(Data records)
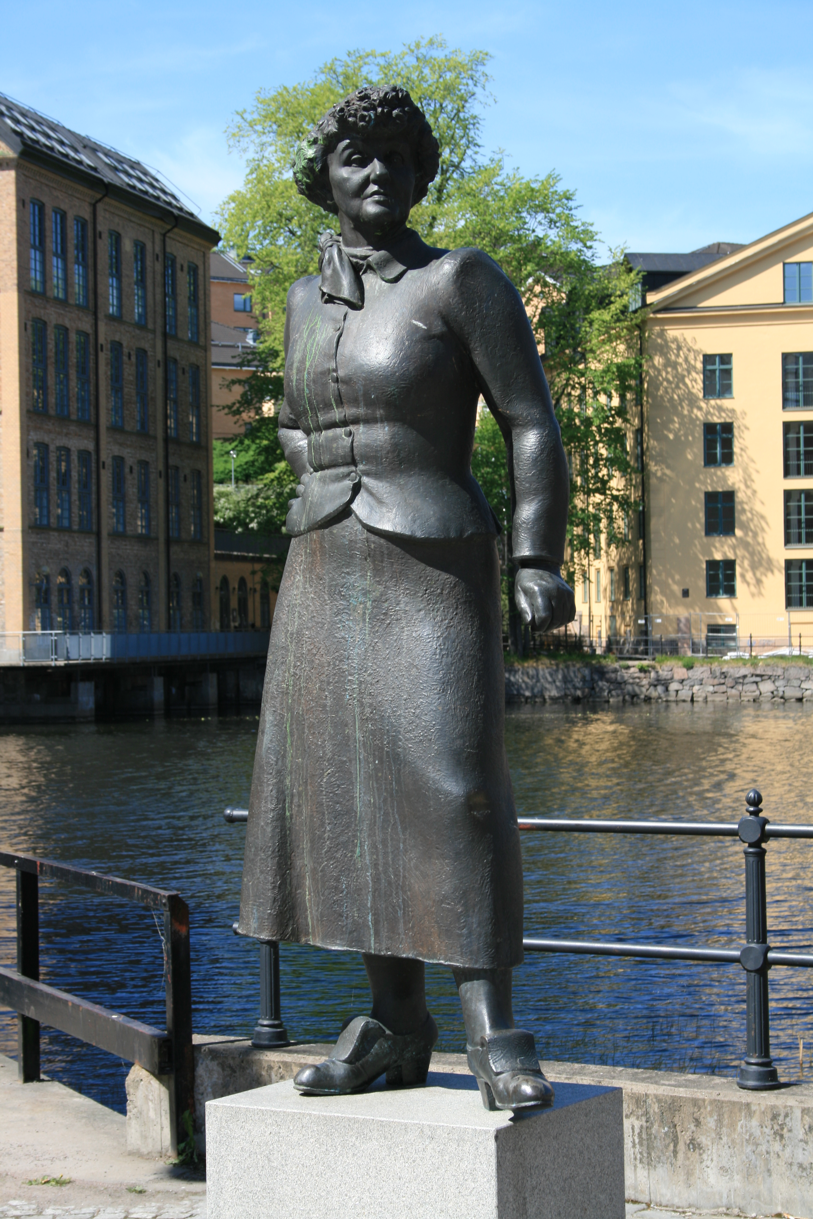 Staty av Moa Martinsson i Norrköping
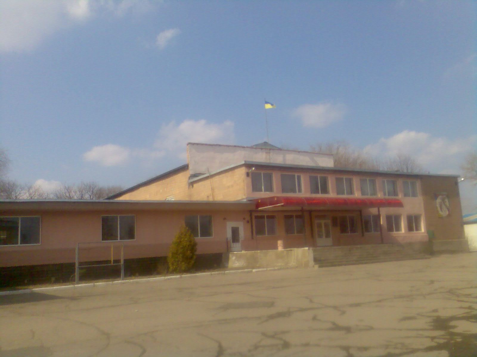 Золочевский историко-краеведческий музей
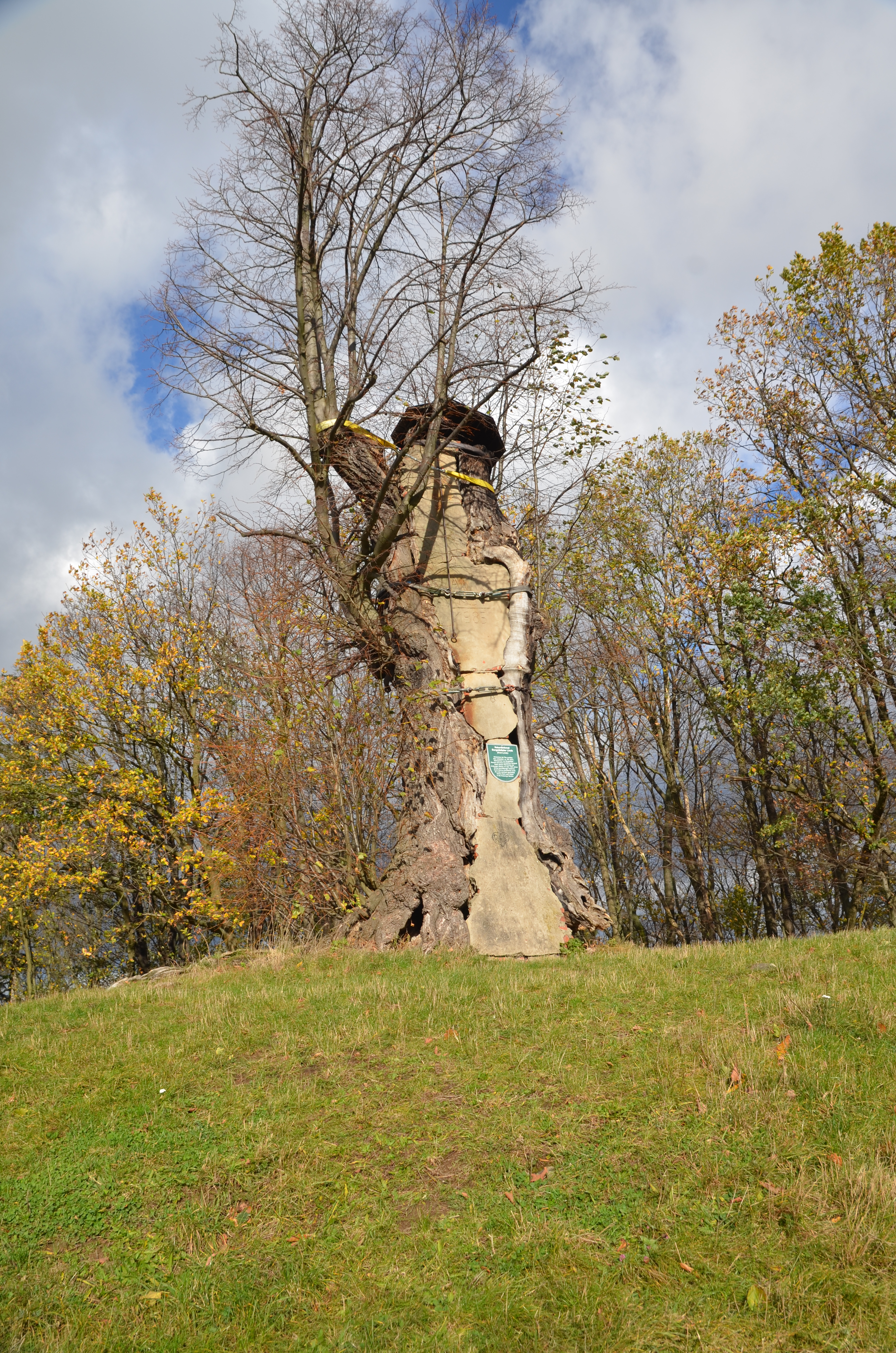 Burgstädteler Linde
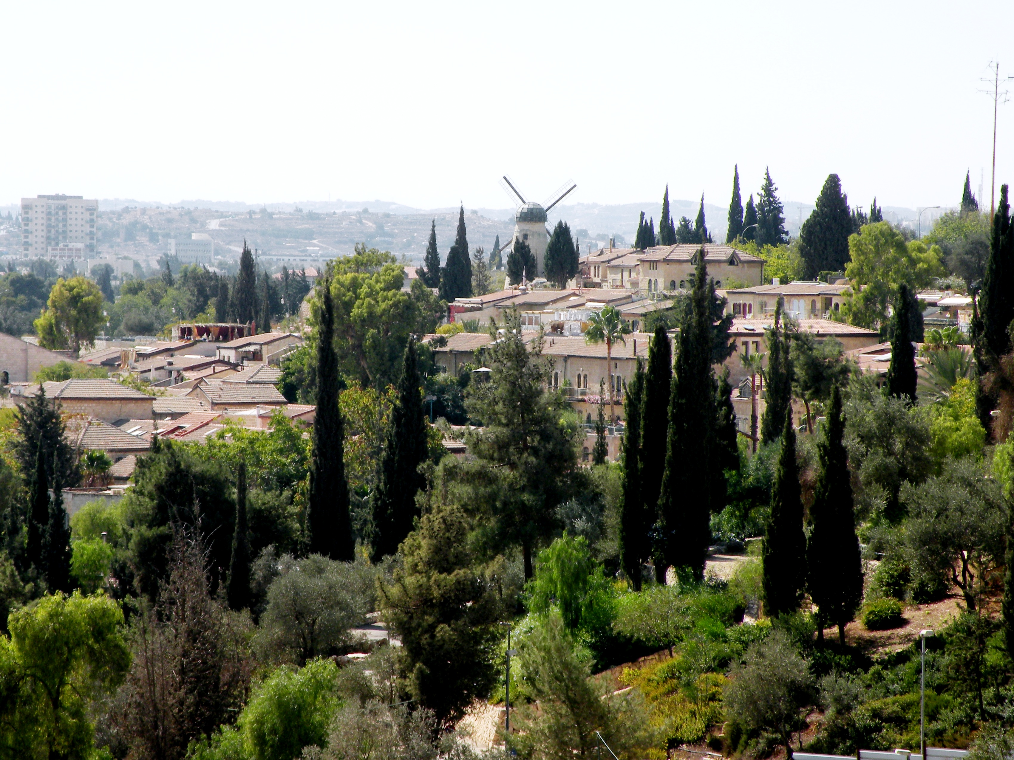 משכנות שאננים הייתה אחד ממפעלי הפיתוח הראשונים בעיר החדשה של ירושלים בתקופה העות'מאנית, והשכונה היהודית הראשונה שהוקמה בירושלים מחוץ לחומות העיר העתיקה. הוקמה ביוזמת משה מונטיפיורי. בתי השכונה כיום, לאחר שיפוץ ושימור, משמשים כמרכז כנסים, מרכז למוזיקה ובית הארחה.
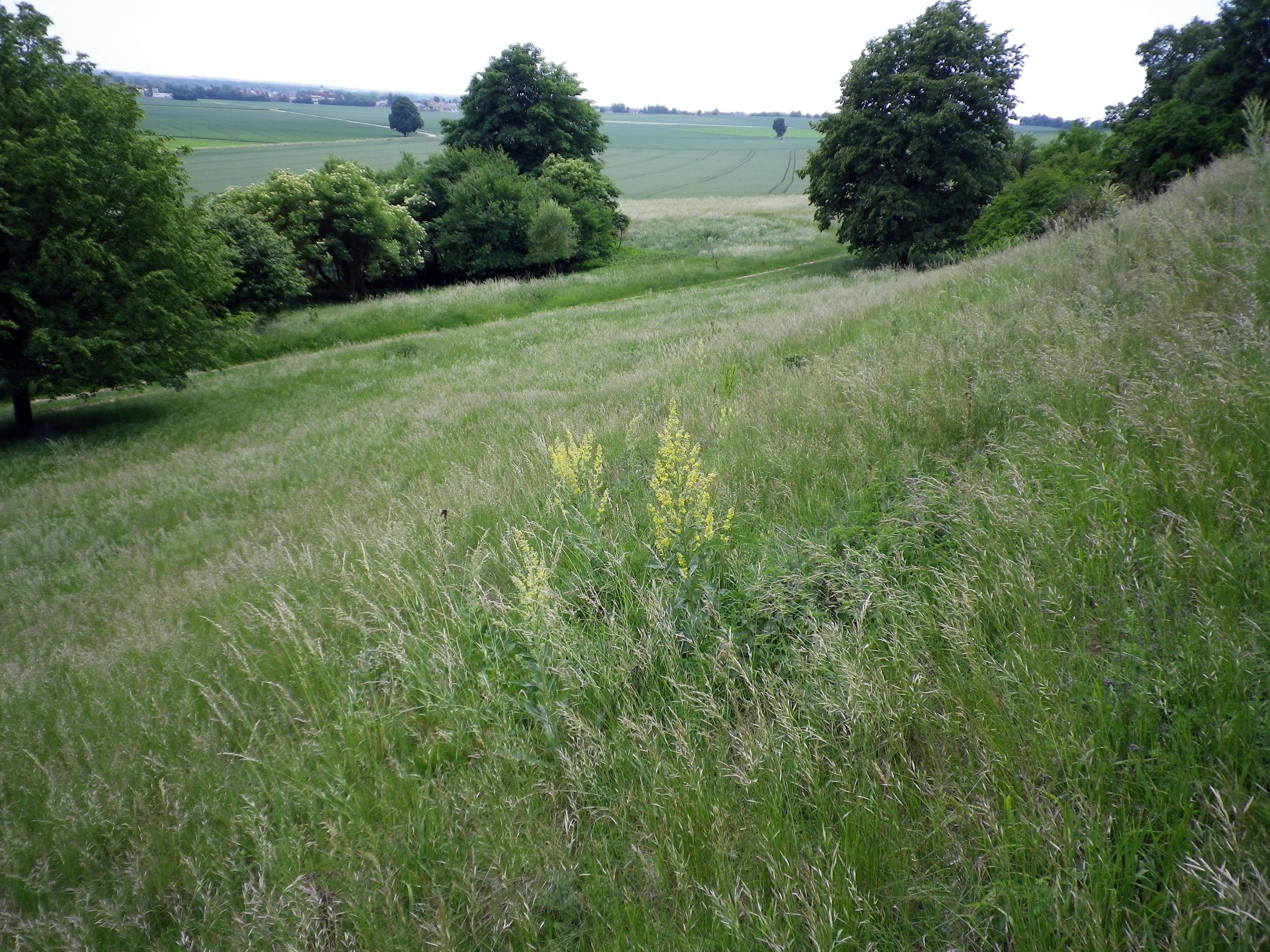 Wellheimer Trockental bei Mauern
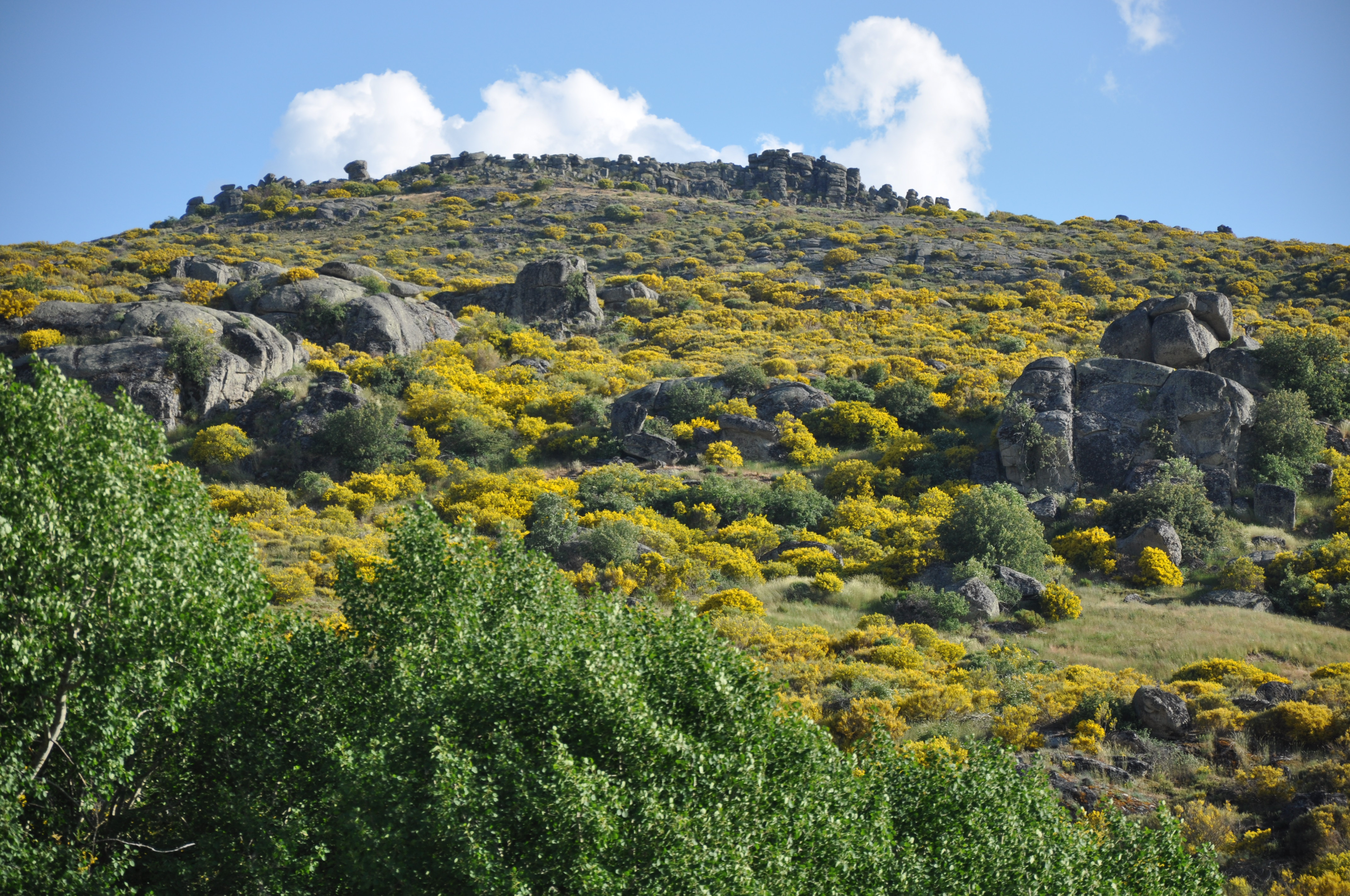 Matorral de hiniesta o ramos albares, en Alto de las Fuentes (1624 m), vertiente norte Sierra de Ávila, San Juan del Olmo, AV, España

* [TASK GOAL]: Repeat exactly the lines from the one containing "משכנות שאננים הייתה" through the last line of the records above, both included, and leave out the pictures.

* [EXERCISE RESPONSE]:
 משכנות שאננים הייתה אחד ממפעלי הפיתוח הראשונים בעיר החדשה של ירושלים בתקופה העות'מאנית, והשכונה היהודית הראשונה שהוקמה בירושלים מחוץ לחומות העיר העתיקה. הוקמה ביוזמת משה מונטיפיורי. בתי השכונה כיום, לאחר שיפוץ ושימור, משמשים כמרכז כנסים, מרכז למוזיקה ובית הארחה.
 Wellheimer Trockental bei Mauern
 Matorral de hiniesta o ramos albares, en Alto de las Fuentes (1624 m), vertiente norte Sierra de Ávila, San Juan del Olmo, AV, España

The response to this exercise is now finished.